The project fits well within the challenge: "Une énergie durable, propre, sûre et efficace" in “Sciences de l’Énergie et des Matériaux” (Axis 2.2 in the AAPG), in particular regarding the production of hydrocarbons and precursors from CO2 and the capture and utilization of renewable energy. Specific challenges are: 1) to design and implement for the first time GD Si photocathodes; 2) to increase the photocurrents densities by a factor of 4 (from diffusion limitation, ~ 10 mA/cm2, up to Si solar cell performances, ~ 40 mA/cm2), 3) to guide the selectivity towards alcohols and hydrocarbons (CH3OH, CH4, C2H4) by adjusting the catalytic properties of PdCu and AgCu via their composition and structure, 4) to rationalize the collection of photocarriers at the level of bimetallic nanoparticles by determining the modulation of the bands at the Si/Bimetallic and Si/Electrolyte parallel junctions, 5) to explore the viability of coupling PEC-CO2RR with urea oxidation to further reduce the cell potential.
The originality of SIROCCO lies mainly in (i) the presentation of a completely new concept, the GD Si photoelectrode (of general interest for the PEC community) (ii) the use of Si pn+ micropillar arrays combined with PdCu and AgCu bimetallics to guide the selectivity (iii) the implementation of an unusual combination of modelling tools : electrochemical and electrical simulations in parallel, to report and optimize the CO2 diffusion regimes in the micropillar network (COMSOL) and the collection of photo-carriers (SILVACO). This original, multidisciplinary approach should provide a deep physical understanding of this type of systems, non-existing in applied PEC today. The results could certainly be extended to other reactions of interest, such as PEC assisted hydrogen evolution or pollutant remediation.
The project is divided in three tasks: T1/ Elaboration of Si 3D structures, T2/ PEC characterization of photocathodes and photoelectrolysis tests and T3/ Electrochemical and electrical simulations. For some parts we will benefit from the expertise of two external partners: the ESYCOM laboratory (T. Bourouina, F. Marty and A. Rezgui, Univ. Gustave Eiffel, Service for microelectronics and microsystems of ESIEE) for the elaboration of micro-structured Si supports and COMSOL simulations, and the GeePs laboratory for the electric simulations by 2D-band bending modelling (Sylvain Le Gall, Univ. Paris-Sud).

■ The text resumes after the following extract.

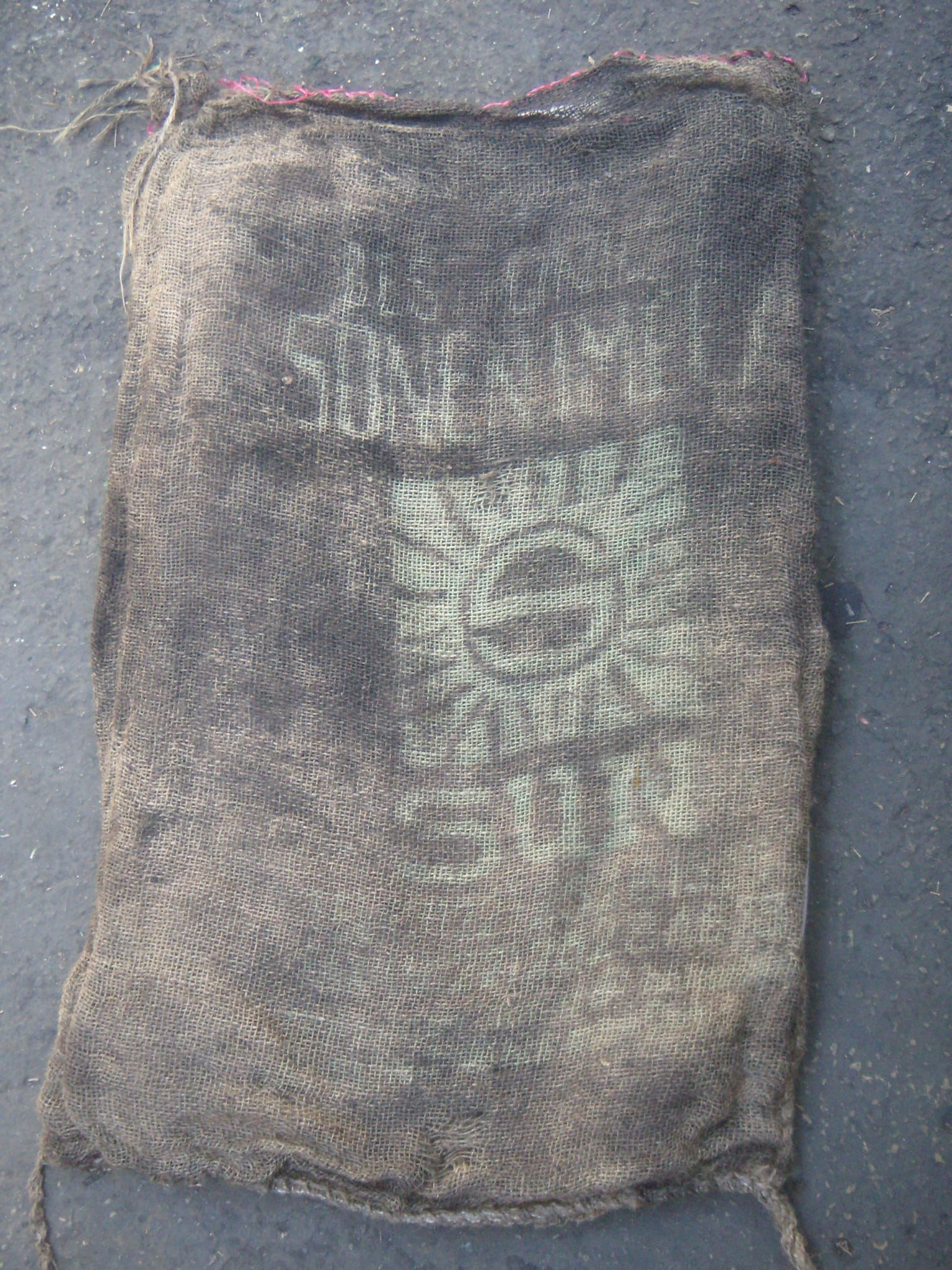 Goni

The original aspects mentioned above distinguish SIROCCO from most national and international research in the field of integrated PEC-CO2RR. From a personal point of view, the project will strengthen my research profile providing me with skills in research management, personnel coordination and knowledge dissemination. It will allow me as well to develop new skills in the field of multiscale modeling by COMSOL, a new expertise for my institution that will certainly impact my ability to establish new collaborations with researchers at ICMPE and outside. Finally, SIROCCO will deepen a fruitful collaboration with ESYCOM and GeePs and increase the development and the visibility of our line of research at the national and international level.